One of the most obvious missteps cited by auditors in new report released Tuesday? The lack of a lead systems integrator -- a contractor or in-house unit – given responsibility for overseeing all of the project’s moving parts.

And there were many moving parts.

Tasked with creating a single website that could easily serve millions of Americans' health care needs, the Centers for Medicare and Medicaid Services reached out to 33 companies and awarded 60 contracts in all.  

“The troubled launch of the Federal Marketplace at HealthCare.gov in October 2013 raised a number of concerns, including questions about the adequacy of CMS’s planning and procurement efforts for this key project under the Affordable Care Act,” the IG report stated.

The former chief information officer for CMS contends this was not an omission so much as a miscommunication, according to the report.

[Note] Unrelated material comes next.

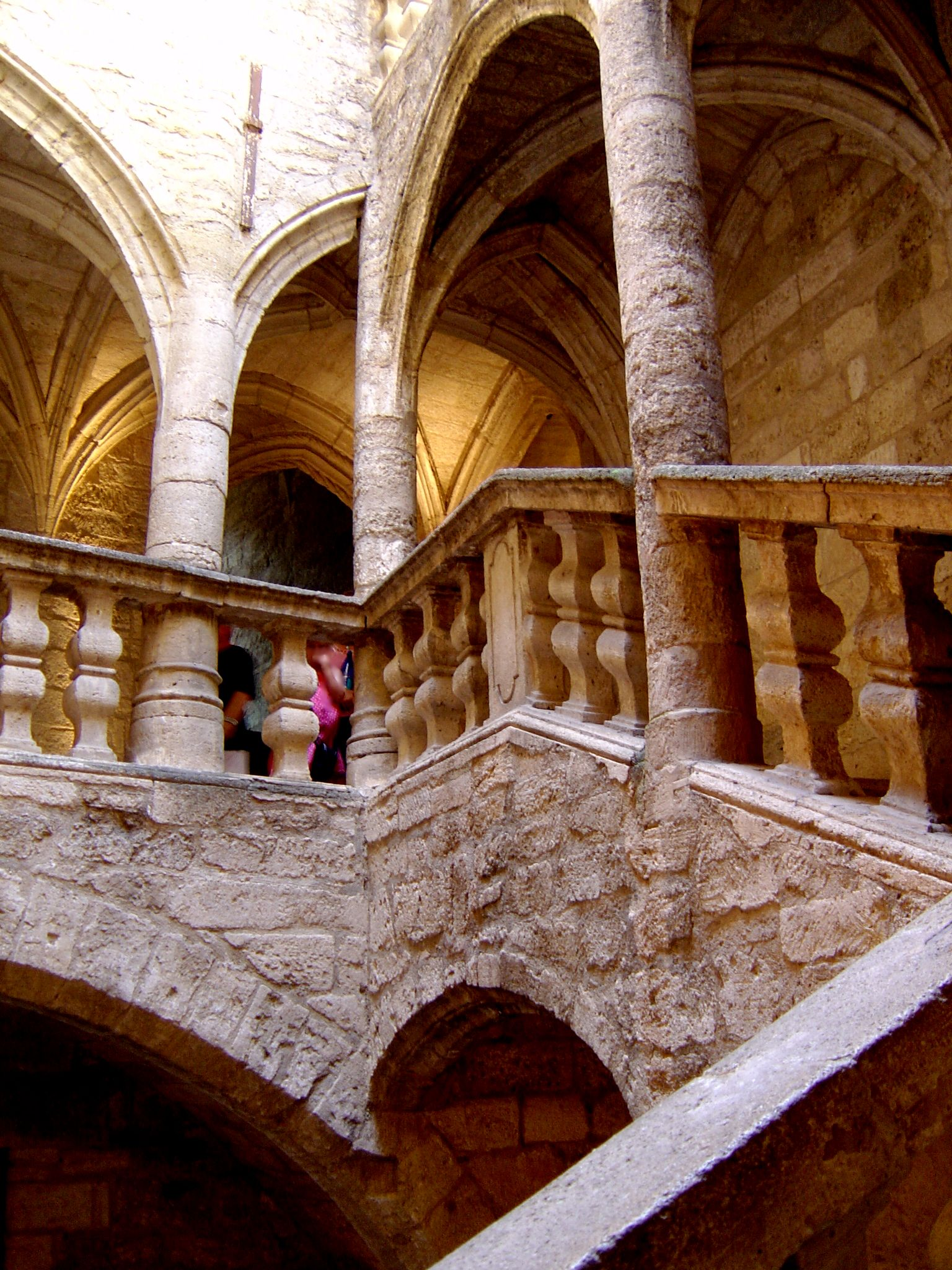 Hôtel Lacoste à Pézenas (Hérault) (FRANCE) Hier hat Ludwig XIV während seines Aufenthaltes in Pézenas übernachtet I took this photo in july 2006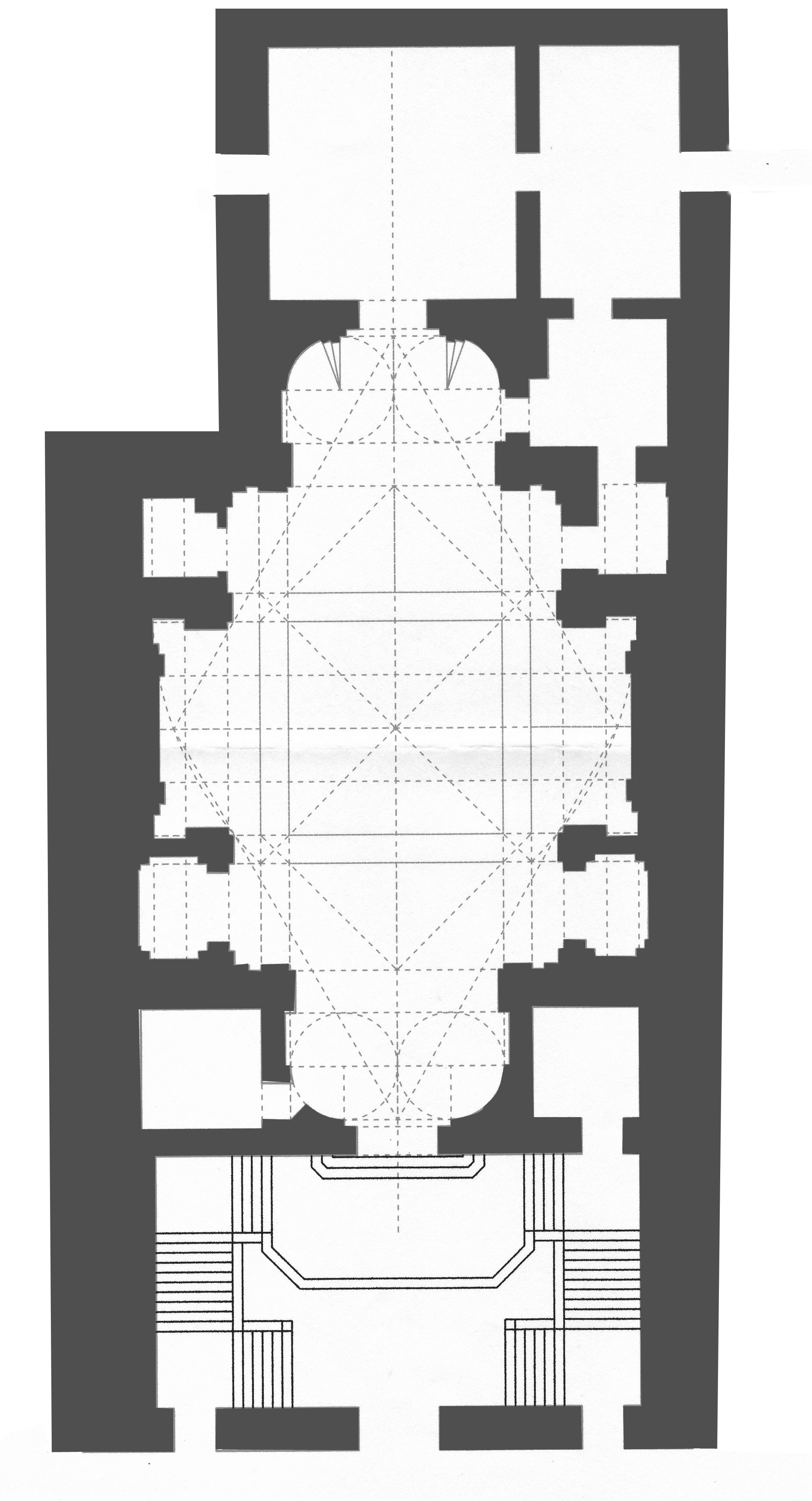 Pianta e geometrie generative della chiesa di San Giuseppe delle Scalze a Pontecorvo.

Prior to the site’s launch, CMS claims it considered CGI Federal the leader of this project. But CGI, which was one of the main contractors on the project, was apparently left out of the loop.

Needless to say, when embarking on any project, especially one of this magnitude, it is best to make sure everyone is well aware of their responsibilities.

“CMS did not exercise the option to plan for a lead systems integrator to coordinate all contractors' efforts prior to the launch of the Federal Marketplace,” the report stated.

It’s worth noting CMS did rectify this problem soon after the site’s disastrous October 2013 launch, firing CGI and assigning another company, QSSI, the project’s lead systems integrator.

In a statement, an HHS spokeswoman said, “CMS didn’t wait for the IG report to make changes.”

By January, thanks in part to the swift handiwork of private sector tech experts, the site was running smoothly. Eventually, more than 8 million people successfully signed up for insurance on the site.

HealthCare.gov may be the highest-profile example of what can go wrong without a system integrator. But it’s far from the first time an agency has faced the choice of whether and how to implement an integrator position in complicated procurement.  

A 2007 Government Accountability Office report on the Army’s Future Combat Systems noted the criticality of a lead systems integrator to manage that program.

“The Army realized that its compartmentalized workforce did not lend itself to the kind of crosscutting work that the FCS program would demand,” auditors wrote in that report.

CMS has clearly learned its lesson.

HHS Chief Financial Officer Ellen G. Murray said the agency agrees that failing to clearly assign a lead systems integrator for the project was an important learning experience.

Going forward, determining whether to assign a lead integrator will be a “best practice when planning for a complex IT project,” she wrote in response to the IG report.